A questão subsequente, portanto, e distinta daquela é a de saber se há algum impedimento que contenda com a normal composição do tribunal, impedimento esse que pode ser um dos previstos no art. 40.º, como até também um dos de carácter geral do art. 39.º. Então o que estará em causa é apenas a composição humana do tribunal que se alcançará, se necessário for, nos termos do art. 68.º da Lei de Organização e Funcionamento dos Tribunais Judiciais n.º 3/99 ainda em vigor na parte que aqui releva. Disposição essa que também de forma elucidativa, no “corpo” do seu nº 1, começa por referir que se ocupa da substituição dos juízes de direito «nas suas faltas e impedimentos».
Ora, a senhora juíza que interveio no 1.º julgamento – que já não integra o juízo a que foi distribuído o processo, pois ao tempo do decretado reenvio estava afecta aos juízos criminais de Loures e presentemente, de acordo com o movimento judicial último, foi colocada no tribunal da comarca do Redondo – está, de facto e de direito, impedida para o novo julgamento, pelo que bem andou ao declarar o seu impedimento para realização do novo julgamento, ainda que este tenha um objecto mais restrito. Mas não o estará, por certo, o titular do juízo a quem o processo em causa está distribuído.
Assim, a competência para a realização do novo julgamento, nos termos que foram determinados por este Tribunal da Relação de Évora, caberá ao Exmo.
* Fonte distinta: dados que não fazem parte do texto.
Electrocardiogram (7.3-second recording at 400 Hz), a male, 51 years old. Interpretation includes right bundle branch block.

Juíz que, no presente, exercer as suas funções no 2.º Juizo de Competência Criminal de Setúbal.
Só assim não acontecerá se o actual titular do referido juízo também se encontrar impedido (por qualquer outro fundamento) e não for possível a substituição por outro juiz do mesmo juízo criminal.
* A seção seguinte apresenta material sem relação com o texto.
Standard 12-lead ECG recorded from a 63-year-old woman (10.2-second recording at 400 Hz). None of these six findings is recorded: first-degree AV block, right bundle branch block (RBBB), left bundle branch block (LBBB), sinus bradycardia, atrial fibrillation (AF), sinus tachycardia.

A verificar-se essa situação, de que não há notícia, aplicar-se-ia, a título subsidiário, a regra que deriva do n.º2 do citado art. 426-A.
Como diz o Exmo. Juiz Desembargador Nuno Gomes da Silva, na sua decisão de 14-06-2013, no âmbito da resolução de conflito negativo de competência, acessível in www.dgsi.pt/jtrl, “A lei refere como condição de distribuição a existência de mais de dois tribunais na mesma comarca o significa inequivocamente que a regra será de usar na hipótese de haver pelo menos três (ou mais)...[1]
Assim, havendo dois tribunais na mesma comarca se o juiz de um deles que interveio originariamente está impedido para o julgamento determinado pelo reenvio logicamente que este novo julgamento caberá ao sobrante por força do disposto quanto à da substituição como mencionado.
Já se forem mais de dois a regra tem pleno cabimento: impedido o juiz do tribunal do primeiro julgamento, o novo julgamento que é determinado pelo reenvio ficará a cargo de um dos restantes conforme resultar do sorteio.
Excepto, claro, se o quadro de juízes de cada tribunal (juízo) comportar mais do que um lugar em que prevalecerá a regra da substituição.”
Em face do exposto, decide-se dirimir o presente conflito atribuindo a competência para efectuar o novo julgamento, nos termos delimitados pelo acórdão desta Relação, ao senhor juiz que, no presente, exerça funções no 2.º Juízo Criminal de Setúbal, por onde tem corrido o processo.
Sem tributação.
Cumpra o disposto no art. 36.º, nº 3 do CPP.
(Texto processado informaticamente e integralmente revisto pelo relator)
Évora, 3 de Dezembro de 2013
Fernando Ribeiro Cardoso (Juiz Presidente da Secção Criminal)
[1] - E na comarca de Setúbal estão em funcionamento 3 (três) juízos de competência criminal.